* [REQUIREMENT]:
Your task is to copy the lines of the data below from the line holding "Category | Grave" through the line holding "Famiglie degli operai", inclusive, exactly and with nothing added.
————
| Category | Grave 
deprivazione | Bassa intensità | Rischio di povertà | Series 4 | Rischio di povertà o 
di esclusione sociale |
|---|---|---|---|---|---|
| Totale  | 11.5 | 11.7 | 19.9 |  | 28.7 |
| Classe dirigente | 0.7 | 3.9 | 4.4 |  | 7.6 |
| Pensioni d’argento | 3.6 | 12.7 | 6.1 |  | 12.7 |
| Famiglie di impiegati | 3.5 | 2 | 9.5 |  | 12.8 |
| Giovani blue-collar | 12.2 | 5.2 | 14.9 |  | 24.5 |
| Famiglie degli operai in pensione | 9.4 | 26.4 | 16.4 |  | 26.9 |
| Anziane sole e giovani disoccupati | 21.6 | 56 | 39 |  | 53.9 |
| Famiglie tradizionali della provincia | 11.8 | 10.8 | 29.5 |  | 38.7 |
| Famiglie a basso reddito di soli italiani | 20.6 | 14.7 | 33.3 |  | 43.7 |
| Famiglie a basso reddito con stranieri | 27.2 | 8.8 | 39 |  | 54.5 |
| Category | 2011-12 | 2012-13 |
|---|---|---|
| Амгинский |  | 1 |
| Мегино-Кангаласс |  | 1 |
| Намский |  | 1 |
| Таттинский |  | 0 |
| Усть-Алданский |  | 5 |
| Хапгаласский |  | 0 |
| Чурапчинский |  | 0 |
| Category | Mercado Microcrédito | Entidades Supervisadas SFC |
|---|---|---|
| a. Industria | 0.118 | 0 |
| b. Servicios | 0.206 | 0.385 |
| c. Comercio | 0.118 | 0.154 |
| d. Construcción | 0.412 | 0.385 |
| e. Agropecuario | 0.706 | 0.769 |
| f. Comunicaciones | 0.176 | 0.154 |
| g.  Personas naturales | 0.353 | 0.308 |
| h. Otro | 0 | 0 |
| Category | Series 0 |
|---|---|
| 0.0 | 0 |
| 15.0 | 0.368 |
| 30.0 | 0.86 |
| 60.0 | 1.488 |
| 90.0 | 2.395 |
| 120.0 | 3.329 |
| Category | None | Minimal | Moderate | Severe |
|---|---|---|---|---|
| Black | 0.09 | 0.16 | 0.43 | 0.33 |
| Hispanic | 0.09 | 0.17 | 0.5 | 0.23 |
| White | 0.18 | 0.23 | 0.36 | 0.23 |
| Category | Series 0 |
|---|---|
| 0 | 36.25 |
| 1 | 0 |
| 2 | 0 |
————
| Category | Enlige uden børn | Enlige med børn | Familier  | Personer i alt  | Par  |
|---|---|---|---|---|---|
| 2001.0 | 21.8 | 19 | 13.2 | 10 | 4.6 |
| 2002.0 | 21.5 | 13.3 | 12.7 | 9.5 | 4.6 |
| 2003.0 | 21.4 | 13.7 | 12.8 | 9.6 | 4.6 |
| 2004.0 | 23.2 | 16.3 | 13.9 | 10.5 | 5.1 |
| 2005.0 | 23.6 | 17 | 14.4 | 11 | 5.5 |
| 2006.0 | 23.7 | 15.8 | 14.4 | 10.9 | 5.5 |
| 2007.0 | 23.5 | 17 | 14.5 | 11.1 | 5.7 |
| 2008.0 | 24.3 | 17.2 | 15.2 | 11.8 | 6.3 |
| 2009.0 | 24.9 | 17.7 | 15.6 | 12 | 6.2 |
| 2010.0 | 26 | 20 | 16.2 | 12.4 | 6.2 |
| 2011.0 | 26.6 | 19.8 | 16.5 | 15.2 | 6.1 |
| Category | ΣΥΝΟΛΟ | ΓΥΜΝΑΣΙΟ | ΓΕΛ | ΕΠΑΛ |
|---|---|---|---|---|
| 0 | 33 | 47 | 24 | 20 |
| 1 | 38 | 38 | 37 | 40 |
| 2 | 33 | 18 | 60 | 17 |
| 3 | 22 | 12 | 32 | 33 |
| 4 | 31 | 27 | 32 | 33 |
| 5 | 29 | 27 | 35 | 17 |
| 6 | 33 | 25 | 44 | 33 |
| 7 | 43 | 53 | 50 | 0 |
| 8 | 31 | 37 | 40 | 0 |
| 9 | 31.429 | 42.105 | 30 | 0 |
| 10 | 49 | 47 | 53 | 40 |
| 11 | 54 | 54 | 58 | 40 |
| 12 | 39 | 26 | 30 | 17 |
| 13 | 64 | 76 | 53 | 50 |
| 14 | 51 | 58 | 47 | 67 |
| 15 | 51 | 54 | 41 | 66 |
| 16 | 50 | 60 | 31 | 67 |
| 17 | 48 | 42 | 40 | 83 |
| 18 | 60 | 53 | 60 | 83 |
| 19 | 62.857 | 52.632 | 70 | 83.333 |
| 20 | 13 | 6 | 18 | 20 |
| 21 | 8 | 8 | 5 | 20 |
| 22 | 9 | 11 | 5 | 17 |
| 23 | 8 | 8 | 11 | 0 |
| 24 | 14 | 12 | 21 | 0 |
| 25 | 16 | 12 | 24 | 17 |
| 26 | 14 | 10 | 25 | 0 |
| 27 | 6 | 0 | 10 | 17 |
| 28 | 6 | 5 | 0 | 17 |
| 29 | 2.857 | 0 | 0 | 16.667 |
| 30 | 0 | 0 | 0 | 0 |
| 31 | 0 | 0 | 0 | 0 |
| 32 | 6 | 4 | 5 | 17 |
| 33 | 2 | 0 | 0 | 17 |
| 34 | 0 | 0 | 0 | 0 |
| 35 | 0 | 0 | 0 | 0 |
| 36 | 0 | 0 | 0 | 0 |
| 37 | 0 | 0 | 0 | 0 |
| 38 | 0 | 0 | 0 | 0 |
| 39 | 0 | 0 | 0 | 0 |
————
* [RESPONSE]:
| Category | Grave 
deprivazione | Bassa intensità | Rischio di povertà | Series 4 | Rischio di povertà o 
di esclusione sociale |
|---|---|---|---|---|---|
| Totale  | 11.5 | 11.7 | 19.9 |  | 28.7 |
| Classe dirigente | 0.7 | 3.9 | 4.4 |  | 7.6 |
| Pensioni d’argento | 3.6 | 12.7 | 6.1 |  | 12.7 |
| Famiglie di impiegati | 3.5 | 2 | 9.5 |  | 12.8 |
| Giovani blue-collar | 12.2 | 5.2 | 14.9 |  | 24.5 |
| Famiglie degli operai in pensione | 9.4 | 26.4 | 16.4 |  | 26.9 |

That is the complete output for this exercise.